Well maybe instead of looking at examples, perhaps it's best to look at the landscape. Nowadays, there aren't just several channels, there are nearly hundreds, and the majority have new content you can't find anywhere else. And when adding in premium channels and streaming services, there's not a lot of wiggle room to stand out, and if you need to get views, it's really tough with a new idea. So it's common for networks to adapt, remake, or reboot previous shows and concepts that worked before, and give them to a new audience. However, there's always that fear people can have over whether a new cast and crew can replace the original show successfully. But when you have original cast members and sometimes even writers, these timeless characters are apparently in good hands. And that's not even excluding the fact that old properties stay in our minds much longer. For instance, in the adaptation world, you have two shows on HBO: one is about a group of geniuses attempting to make a startup company in Silicon Valley. It has a great creator, some cool actors, and is apparently very funny. But also on HBO, there's a series retelling the Song of Ice and Fire series. No matter how well someone praises the former, the latter captures the attention first. The series is known and popular, so there is some connection to the listener. And if the reaction is positive, then it's guaranteed that the show will get at least one viewer. Or heck, going back to sequels, let's look at the biggest movies of the year so far. So far this year, we have had Furious 7, Avengers 2, and Jurassic World all earning billions at the box office, because of the connection people have with the original stories. So with a sequel series, there is going to be at least someone watching the show due to remembering these characters and stories, and wanting to relive them again.

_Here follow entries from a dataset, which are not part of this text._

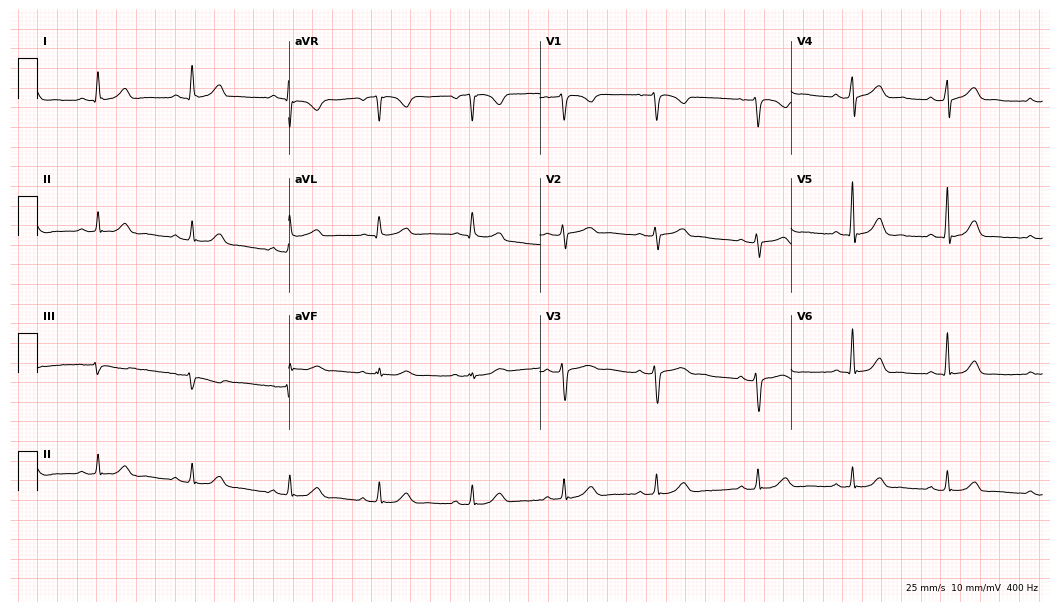
Standard 12-lead ECG recorded from a 38-year-old woman (10.2-second recording at 400 Hz). Read as a normal ECG.
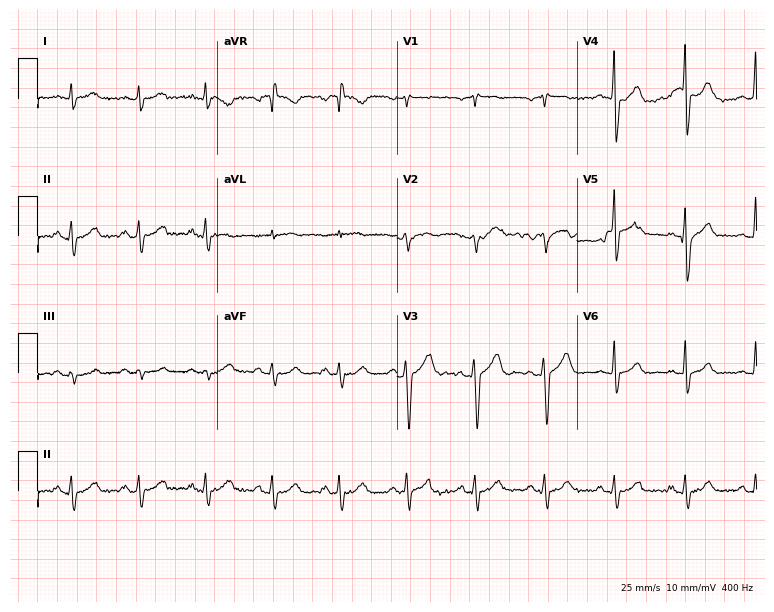
Resting 12-lead electrocardiogram. Patient: a 56-year-old male. None of these six findings is recorded: first-degree AV block, right bundle branch block, left bundle branch block, sinus bradycardia, atrial fibrillation, sinus tachycardia. Only these six findings were labelled.
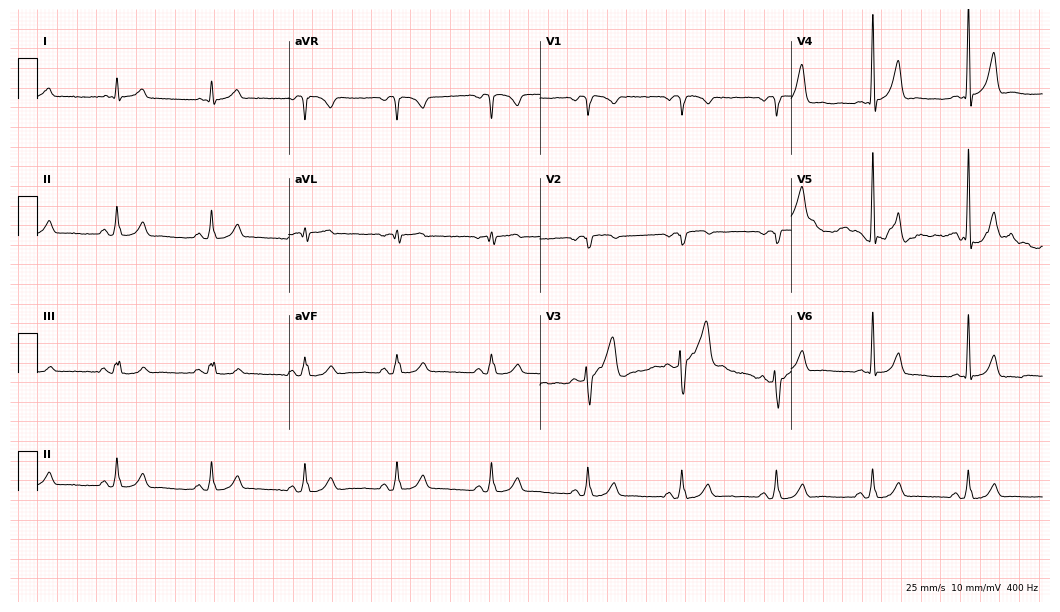
12-lead ECG (10.2-second recording at 400 Hz) from a man, 64 years old. Labelled as a normal ECG.
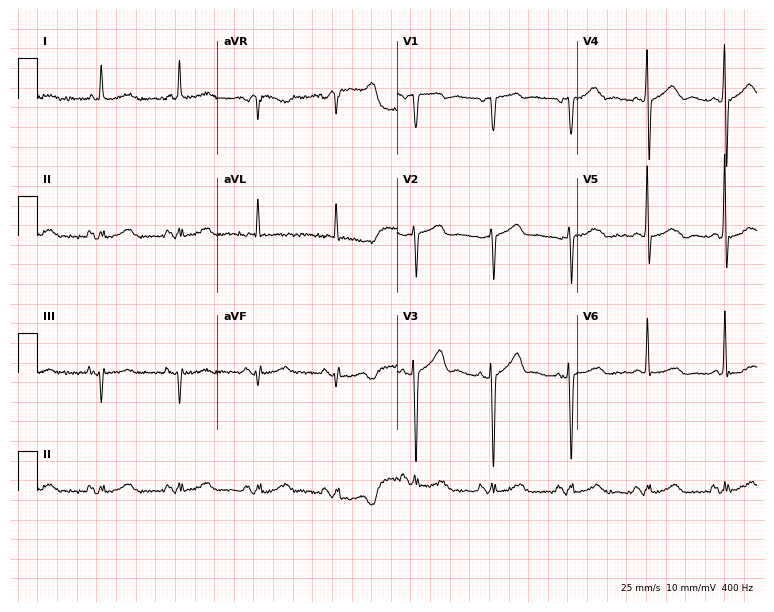
ECG (7.3-second recording at 400 Hz) — a man, 80 years old. Screened for six findings — first-degree AV block, right bundle branch block, left bundle branch block, sinus bradycardia, atrial fibrillation, sinus tachycardia — none is recorded. Only these six findings were labelled.
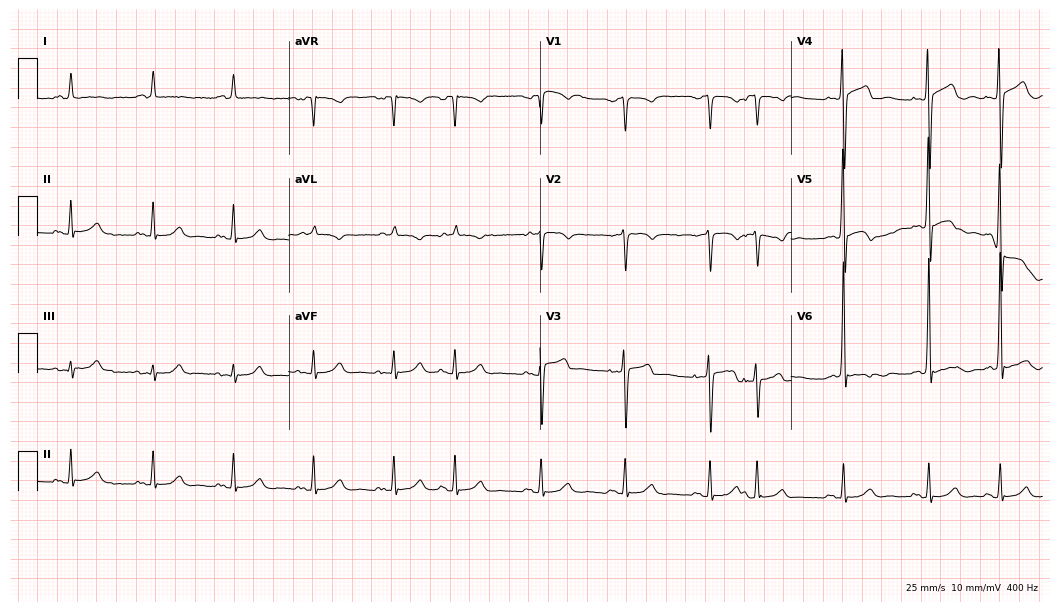
12-lead ECG from a 79-year-old male (10.2-second recording at 400 Hz). Recorded interpretation: within normal limits.
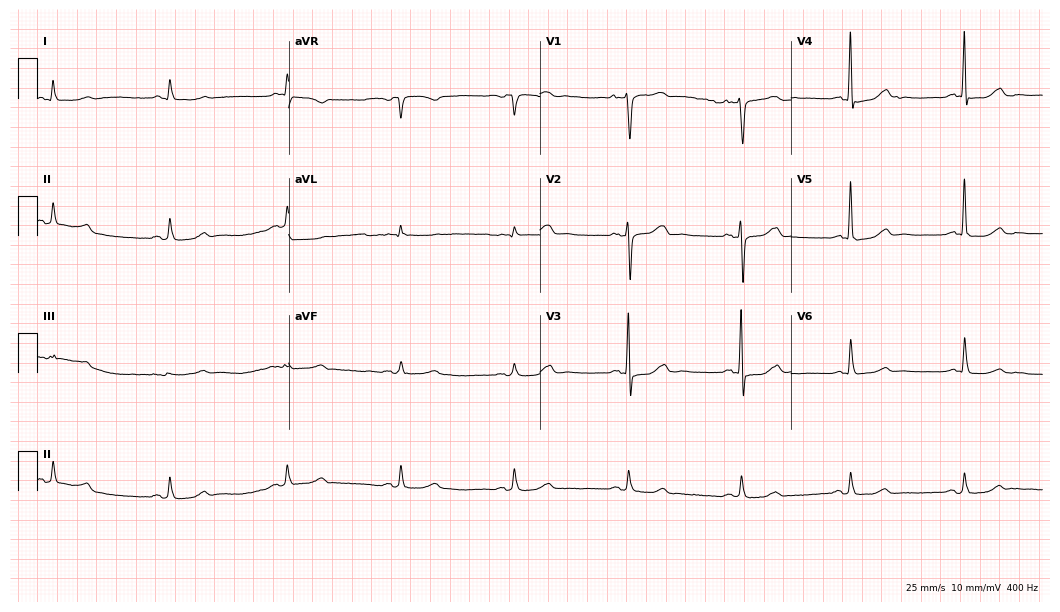
12-lead ECG from a 70-year-old male (10.2-second recording at 400 Hz). No first-degree AV block, right bundle branch block, left bundle branch block, sinus bradycardia, atrial fibrillation or sinus tachycardia recorded for this tracing.

So the idea itself seems fine and well, so this is a good trend, right? Well, the thing to know is that comparing the movie industry and TV industry is very much apples and oranges. A movie usually is in theaters for a few months, and then later just stays in the ancillary market for the rest of its life. A TV show is supposed to last on TV for 4+ years and with dozens upon dozens of episodes to broadcast. And that's not including how it's very hard to strike lightning twice. Even with the same cast, you won't always be guaranteed the same crew members, and even if the crew returns, they haven't done anything with these characters in years, making things real rusty. So when it isn't the same show as it was all those years ago, some of the audience will go away.

But I feel the best way to showcase the issue is to look at the most popular shows of the season, and using the phrase "good artists copy, great artists steal". It seems irritating to talk about this show when almost every other television site is talking about it, but Empire was easily one of the biggest smashes of the year, and of this decade. And it was a completely original idea, with no original idea or story we can connect to. Instead, by using inspirations from older, popular shows ranging from Dynasty to The Sopranos to Nashville, it created a fresh, original take on the hip-hop music industry, and became a monster hit. And using these shows earning a sequel, series' like X-Files helped develop supernatural dramas like Grimm and Supernatural, while Twin Peaks inspired mystery shows like Desperate Housewives and Wayward Pines, and all of these four have earned some sort of financial and/or critical success.

The main point of this editorial though is to explain that while these TV sequels will be around, like most movie sequels, they won't be nearly as well-known or beloved as new and fresh ideas and takes and won't share the same amount of success as their predecessor. So while we may groan about these new iterations, just remember that the real heavy-hitters is just a channel away.